Your assignment:
Reproduce word for word the lines between those holding "Leeuwenlaan 7, 's" and "Figurino per il", inclusive, and nothing else from the data below.

Provided data:
[Start of section]

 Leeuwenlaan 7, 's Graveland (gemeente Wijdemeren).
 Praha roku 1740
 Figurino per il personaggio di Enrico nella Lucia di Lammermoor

[End of section]
[Start of section]

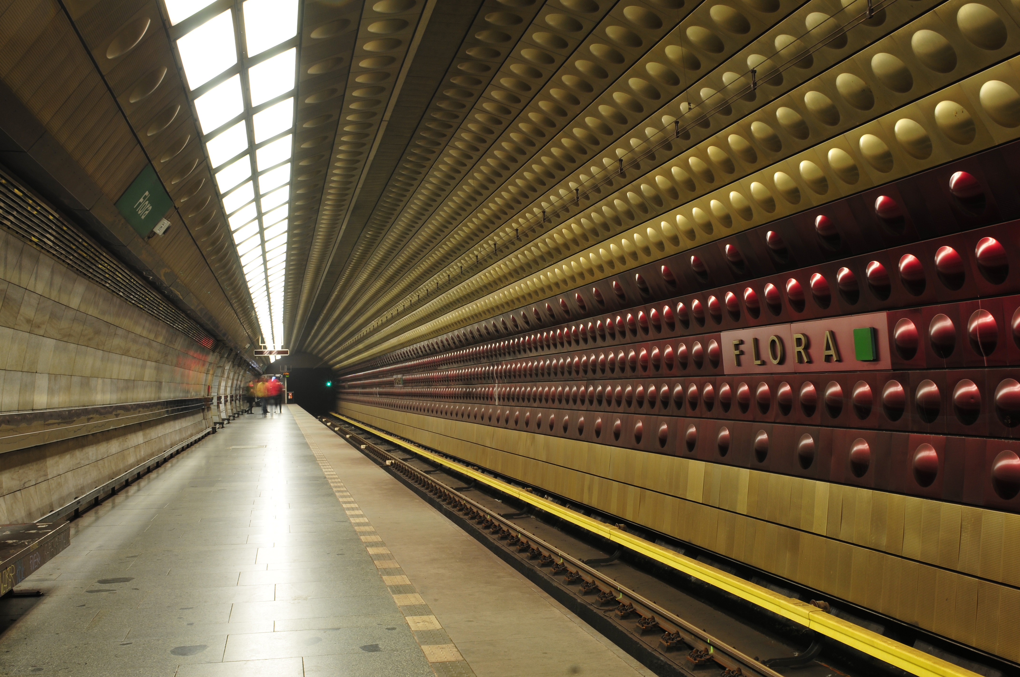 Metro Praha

[End of section]
[Start of section]

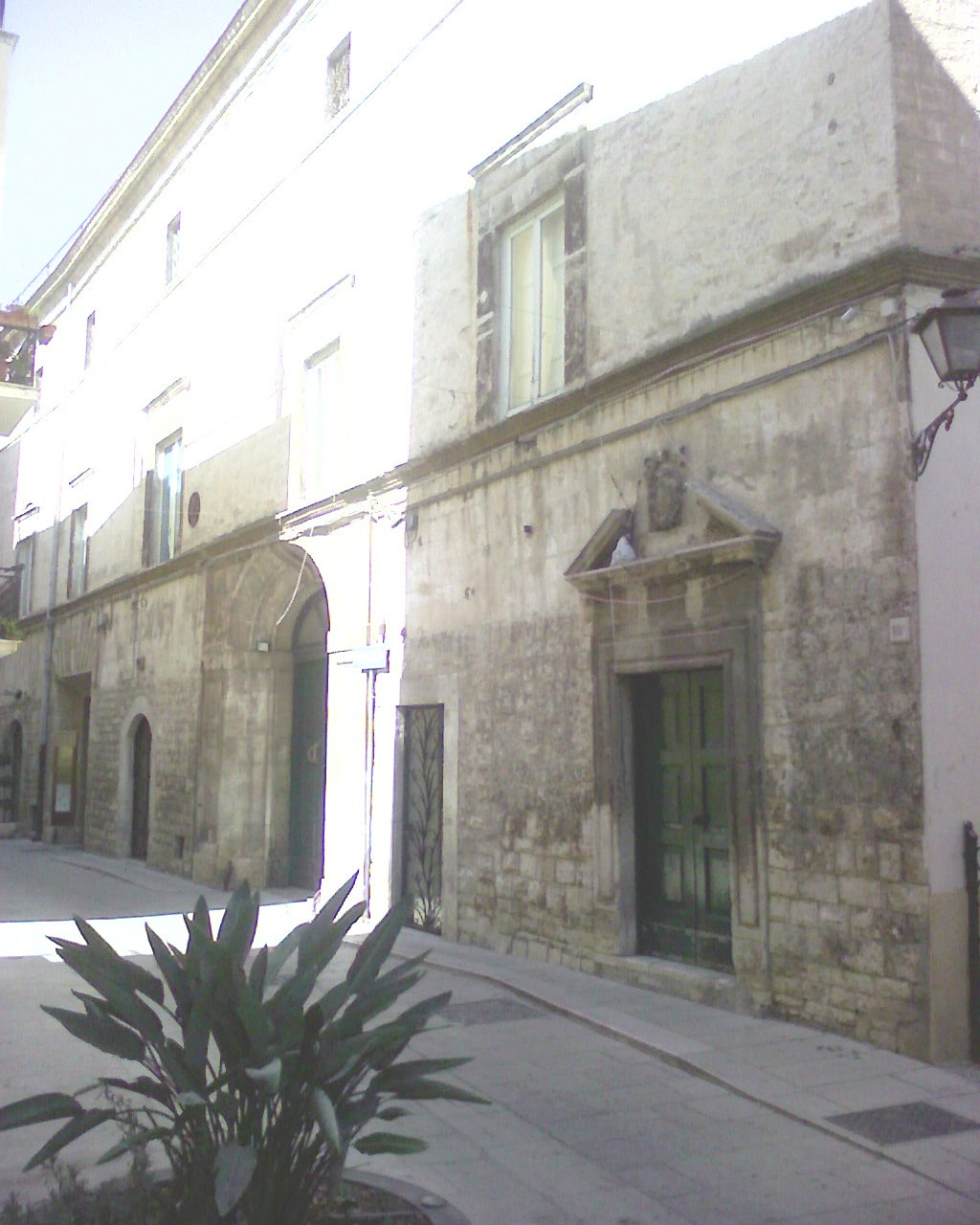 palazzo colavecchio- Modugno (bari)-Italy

[End of section]

Problem solution:
 Leeuwenlaan 7, 's Graveland (gemeente Wijdemeren).
 Praha roku 1740
 Figurino per il personaggio di Enrico nella Lucia di Lammermoor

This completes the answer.